Как больно было осознавать, что она права. У меня нет права просить взаимности.
– Понимаю.– Тяжёлый вздох.
– Но ты не чужой мне. Я не могу так легко выжечь тебя.
– И что будем делать с нашими чувствами? – Трепет от надежды вдруг начал раскрашивать мир новыми красками.
– Дружить?
Стоп! Какое «дружить»? Я не согласен!
– Давай. Я согласен на всё. Я сделаю всё, чтобы ты мне поверила.
– Хм. Мне пора.
– Хорошо. Я провожу?
– Сама дойду.
Я не понимал нашего статуса. Мы не вместе. Мы не чужие. Мы были в какой-то серой, неопределённой зоне, и я чувствовал, как она отдаляется. Не резко, а медленно и неотвратимо, как уходящий от берега корабль. И эта пропасть, возникшая после истории с «ребёнком» Миланы, лишь становилась всё глубже и непреодолимее.
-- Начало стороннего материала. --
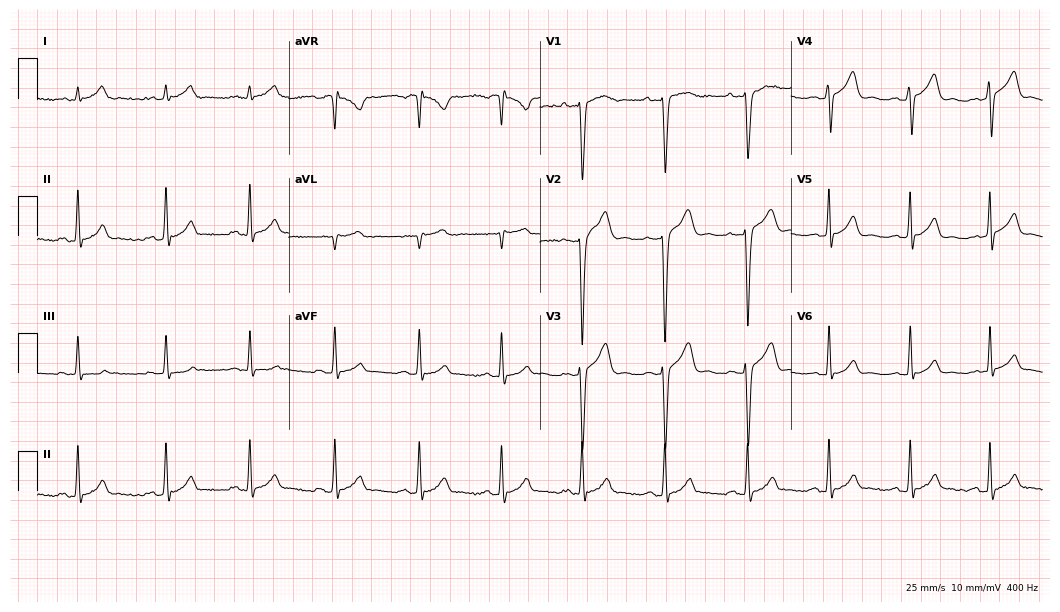
ECG — a male, 20 years old. Labelled as a normal ECG.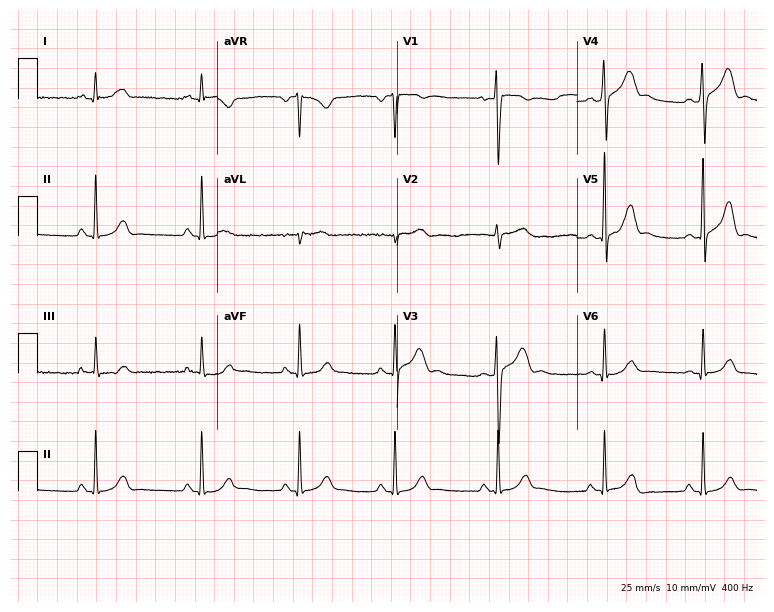
12-lead ECG from a 32-year-old male patient (7.3-second recording at 400 Hz). Recorded interpretation: within normal limits.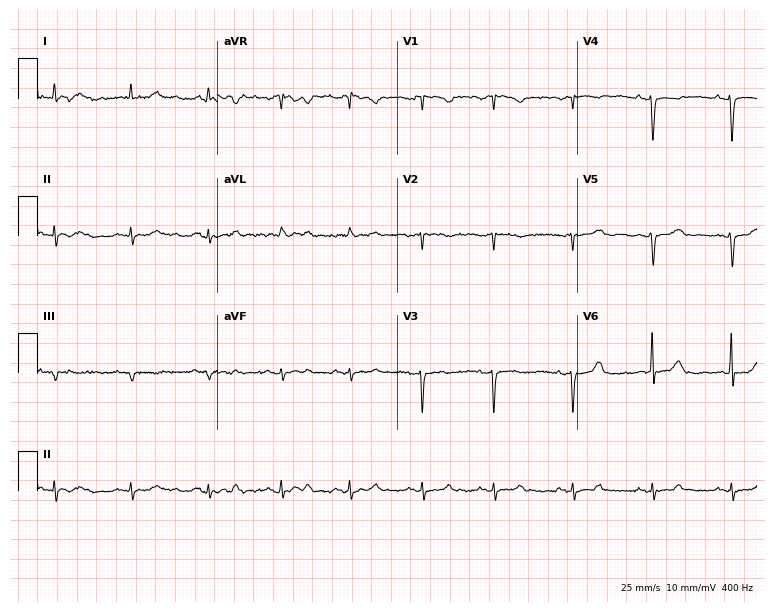
Resting 12-lead electrocardiogram. Patient: an 84-year-old female. None of these six findings is recorded: first-degree AV block, right bundle branch block (RBBB), left bundle branch block (LBBB), sinus bradycardia, atrial fibrillation (AF), sinus tachycardia.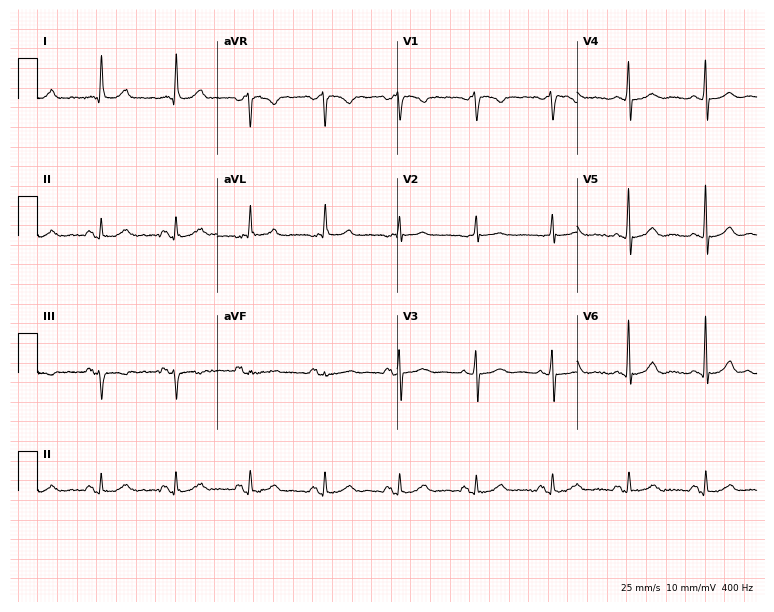
Electrocardiogram (7.3-second recording at 400 Hz), a 76-year-old man. Overall reading on record: normal ECG.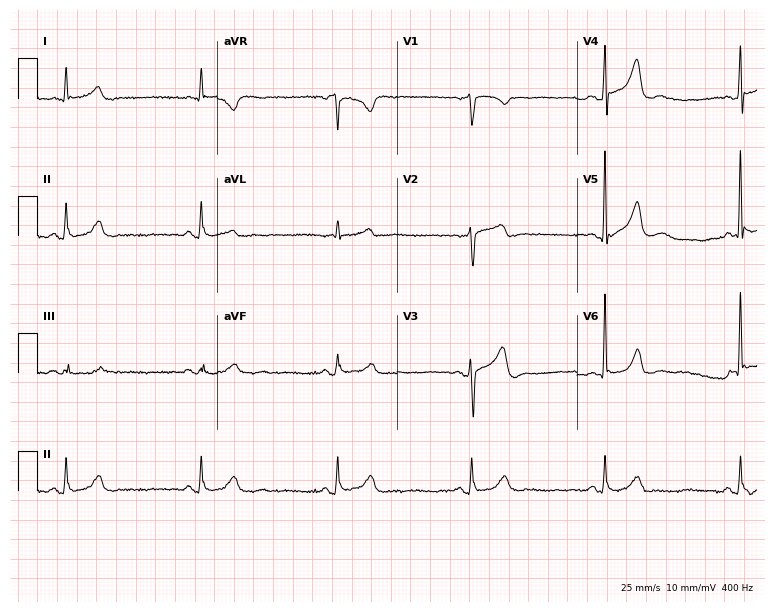
Resting 12-lead electrocardiogram. Patient: a man, 71 years old. The tracing shows sinus bradycardia (a sinus rate of 50 beats per minute or less).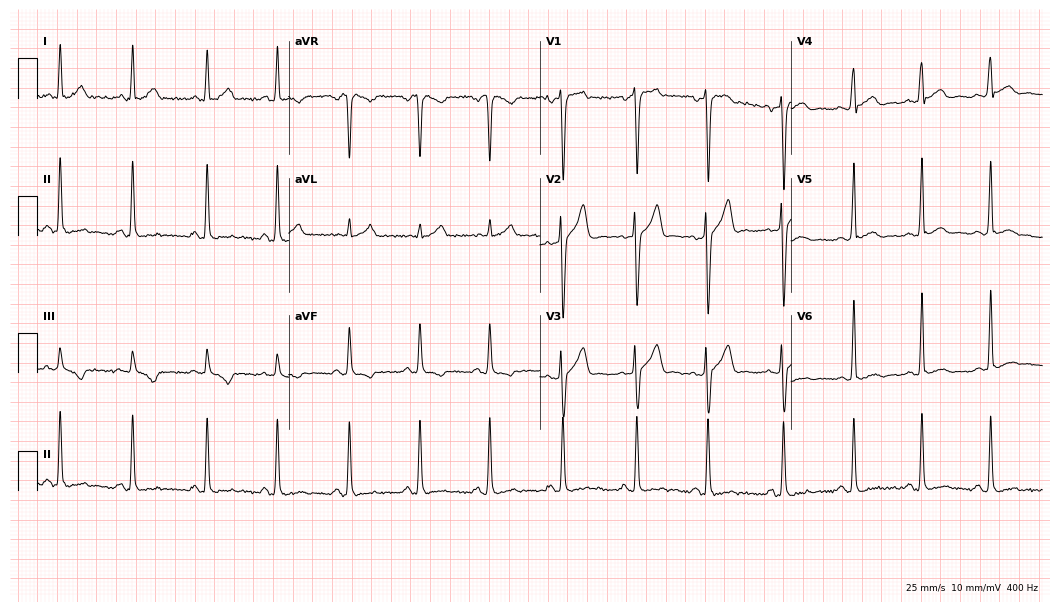
Resting 12-lead electrocardiogram. Patient: a male, 23 years old. Read as a normal ECG.

– Спасибо, что выслушала, – пробормотал я, чувствуя себя совершенно опустошённым.
– Береги маму, – ответила она просто и безличным тоном, поворачиваясь к своему подъезду. – И ещё, Женя…
Её обращение ко мне по имени отдалось колючей болью в сердце.
– Будь осторожен. Не меняй одну кабалу на другую. Твоя свобода дороже его денег.
В её словах не было ни злости, ни упрёка. Была какая-то отстранённая, почти сестринская забота. И от этого становилось ещё больнее. Она заботилась как о человеке, но не как о любимом. Между нами висела густая, непробиваемая натянутость. Не та взрывная, что была во время ссоры по телефону, а тихая, обречённая.
– Спасибо, буду. Пока.
И она ушла. Не хлопнула дверью, не бросила колкости. Просто растворилась в подъезде, оставив меня одного на промозглом ветру с гудящей в ушах тишиной и тяжёлым, необъяснимым чувством, что я только что потерял что-то очень важное. Окончательно и бесповоротно.